Paul in Thessalonica
In 1 Thessalonians 2, the apostle Paul references his time with the people in the church of Thessalonica, and if you read it too quickly, you may not think too much about it. However, what Paul says there, I believe reinforces this truth of God working in the ordinary, everyday moments of our lives.
9 Surely you remember, brothers and sisters, our toil and hardship; we worked night and day in order not to be a burden to anyone while we preached the gospel of God to you… 12 encouraging, comforting and urging you to live lives worthy of God, who calls you into his kingdom and glory.
(1 Thessalonians 2:9, 12)
Paul says that while he was there, he worked alongside them. Most commentators believe that Paul was there for about 3 months. Paul didn’t come in and hold a huge, extraordinary revival and then leave.
No, he stayed there. Day after day he labored with them. They talked together. They ate together. They performed chores together. Ordinary, everyday things, but yet he says that through it all, he was encouraging, comforting and urging them to live lives worthy of God.
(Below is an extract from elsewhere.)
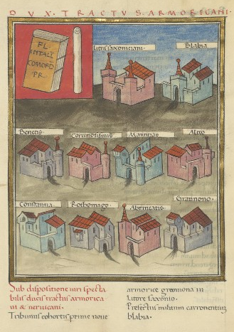 Cote : Latin 9661 Folio : 139 Auteur, titre : notitia dignitatum Titre d'usage : Nom de pays : france Origine : savoie Siècle : 15ème siècle Date : vers 1440 Artiste : péronet.lamy

The Holy Spirit was doing something through them in those ordinary moments to encourage, comfort, and call them into their union and abundant life in Christ.
Experiencing Jesus in the Ordinary
As you walk through the ordinary, mundane activities of life, know that Christ in you is at work. If you’ve put your faith in Jesus for salvation, He is in you and you are in Him.
In each ordinary moment, you are in union with Christ, and He is giving you love, providing for you, and desiring for you to turn your attention to Him even in those moments. There is intimacy with Him even in the ordinary.
There are things He’s doing through you to impact others in those times as well. You may not even know how Jesus is at work through you when you share a meal, talk in the car, take a walk together, do the dishes together, etc. but Jesus doesn’t need a mountaintop experience to impact others through you.
I encourage you to set your heart and mind on Christ in you and you in Christ as you walk through each and every ordinary aspect of life. Enjoy Him in those moments and participate with Him in what He’s doing through you in those times as well. Don’t waste the ordinary by constantly seeking after the extraordinary.